A volta dos que não foram – O Último Programa do Mundo na era pós-apocalíptica

“De onde viemos? Para onde vamos?”. Esse é um dos questionamentos levantados por Daniel Furlan, no terceiro episódio (ou episódio #55) da nova temporada do Último Programa do Mundo (UPM), exibida em 2017 pela FOX.

Bom, no caso do UPM, o programa estreou pela primeira vez na televisão brasileira em 2013, no último mês da extinta MTV Brasil no ar, e buscava justamente, através de pistas deixadas ao longo da história do canal, entender o que levou a MTV a chegar a esse ponto tão crítico. Era nesse momento de perigo e destruição iminente que se desdobrava a saga de um apresentador e quase ex-VJ Daniel Furlan e do seu assistente de palco, o Vice-Cônsul de Honduras (Juliano Enrico), face a um futuro desconhecido. Cercado de dúvidas e expectativas para o que viria seguir, a MTV Brasil abriu espaço para os questionamentos e o retorno ao seu passado, a partir do UPM e seu caldeirão de anarquia e humor sem-noção.

Considerando este um momento crucial da emissora, analisei em 2017, no meu trabalho de conclusão de curso intitulado O Início Do Fim – Uma Análise dos Modos de Endereçamento em O Último Programa do Mundo da MTV Brasil, as estratégias comunicacionais utilizadas pelo canal na criação e produção do programa.

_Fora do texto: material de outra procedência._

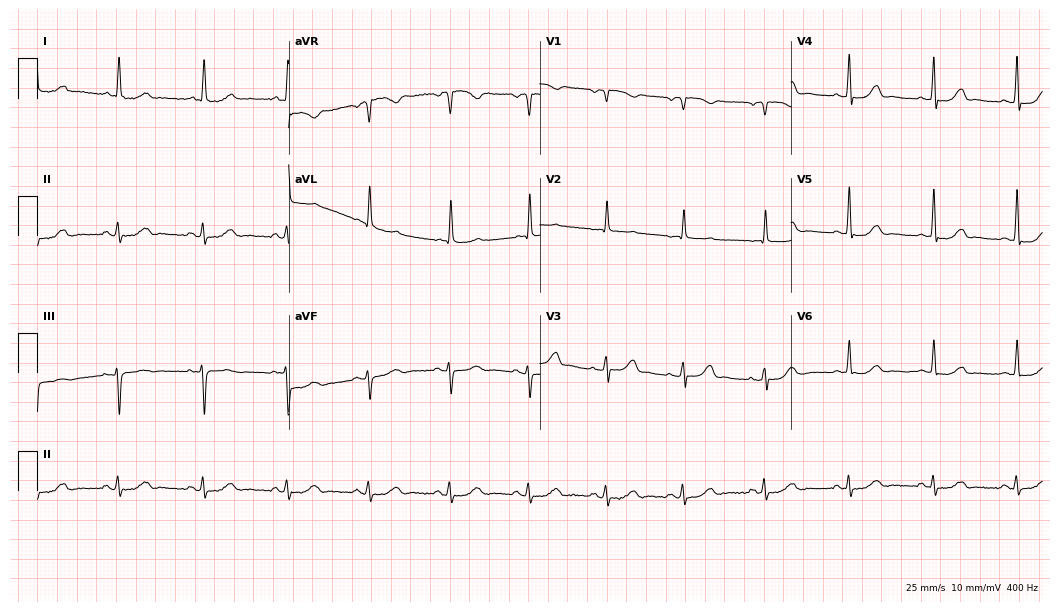
12-lead ECG from a female, 79 years old. Labelled as a normal ECG.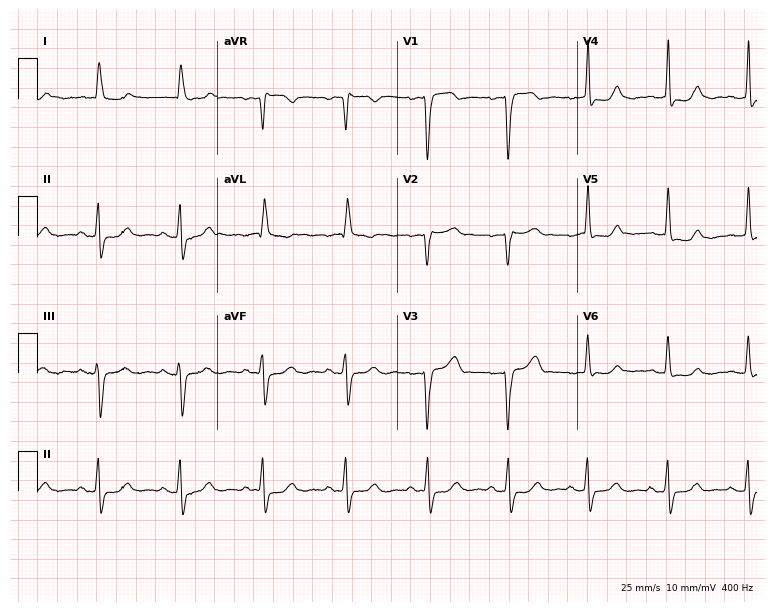
Electrocardiogram, a woman, 78 years old. Of the six screened findings (first-degree AV block, right bundle branch block (RBBB), left bundle branch block (LBBB), sinus bradycardia, atrial fibrillation (AF), sinus tachycardia), none is recorded. Only these six findings were labelled.

Me debruçando sobre alguns autores dos Estudos Culturais ingleses, me servi do método de pesquisa desenvolvido pelo TRACC, os modos de endereçamento e seus operadores de análise, para observar e tentar entender como tais elementos se constituem e caracterizam o UPM, atrelado ao gênero midiático do humor e articulado com outros gêneros televisivos.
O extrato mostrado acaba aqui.